Original Article

Cytotoxic Effects of Britannin on Acute and Chronic Myeloid Leukemia Cells Through Inducing p21-Mediated Apoptotic Cell Death


  • Marzieh MOEINIFARD

Received Date: 13.05.2021 Accepted Date: 06.09.2021 Turk J Pharm Sci 2022;19(3):314-321 PMID: 35775388


Following the success of natural compounds for treating solid tumors, interest in applying such agents for treating hematologic malignancies has been fired up more strikingly. Thus far, anti-leukemic effects of several compounds have been examined in different leukemia cell lines, especially in acute lymphoblastic leukemia. The agent that has recently attracted tremendous attention is Britannin, which is derived from Inula aucheriana DC., a plant that grows in Iran (Azerbaijan) and Türkiye. In this study, we evaluated the effects of this compound in myeloid leukemia for the first time.

Materials and Methods:

We treated chronic myeloid leukemia (CML)-derived K562 and acute myeloid leukemia (AML)-derived U937 cells with different concentrations of britannin. We used several assays, including trypan blue, 3-(4,5-Dimethylthiazol-2-yl)-2,5-diphenyltetrazolium bromide, bromodeoxyuridine/5-bromo-2’-deoxyuridine, flow cytometry, and quantitative real-time polymerase chain reaction analysis, to study anti-leukemic effects of the compound.


Our results show that while britannin remarkably reduced the survival of both cell lines in a concentrations-dependent manner, it had cytotoxic effects neither on mouse fibroblast-derived L929 cells nor on normal peripheral mononuclear cells. Moreover, among the tested cell lines, the viability of CML-derived K562 cells was inhibited at higher concentrations of the compound compared with AML-derived U937 cells. We found that britannin induced apoptotic cell death in both cell lines by altering the expression of anti- and pro-apoptotic genes.
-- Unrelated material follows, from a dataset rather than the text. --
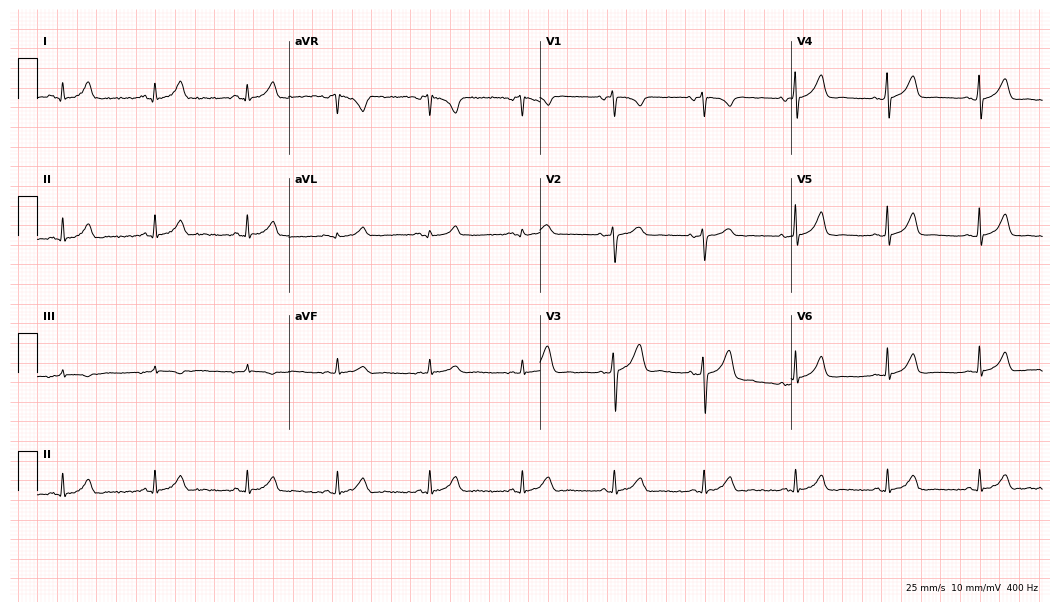
ECG (10.2-second recording at 400 Hz) — a 43-year-old female. Labelled as a normal ECG.
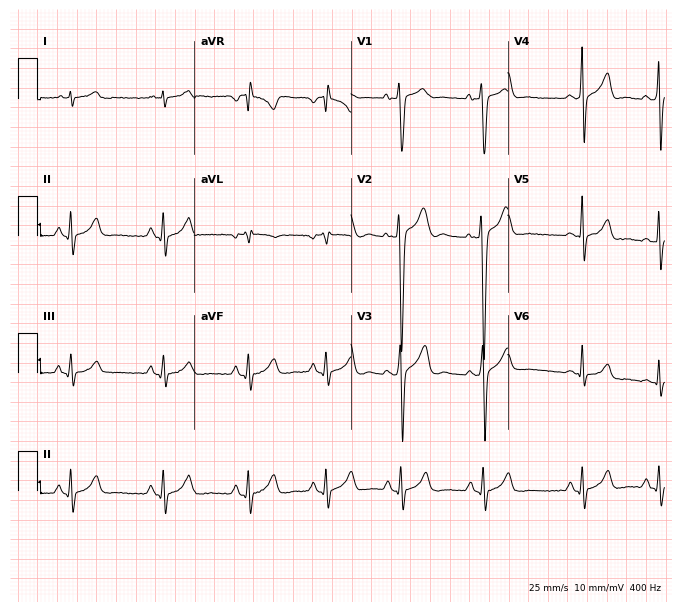
12-lead ECG from an 18-year-old male patient. Screened for six findings — first-degree AV block, right bundle branch block, left bundle branch block, sinus bradycardia, atrial fibrillation, sinus tachycardia — none is recorded.
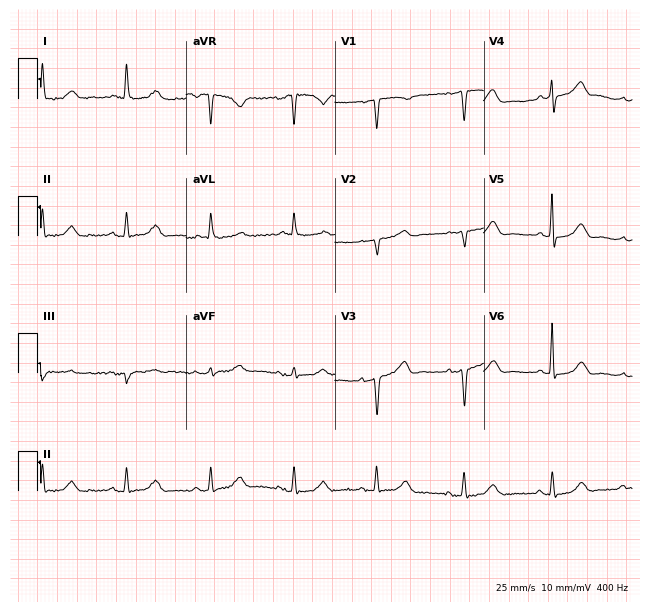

Britannin also hampered proliferative capacity of the cells in a p21/p27-dependent manner.


Overall, we suggest that based on the lack of toxicity on the normal cells and valuable anti-leukemic activities, britannin could be a promising agent in the treatment strategies of both CML and AML. However, further investigations must more precisely study this compound’s mechanism of action and evaluate its safety profile.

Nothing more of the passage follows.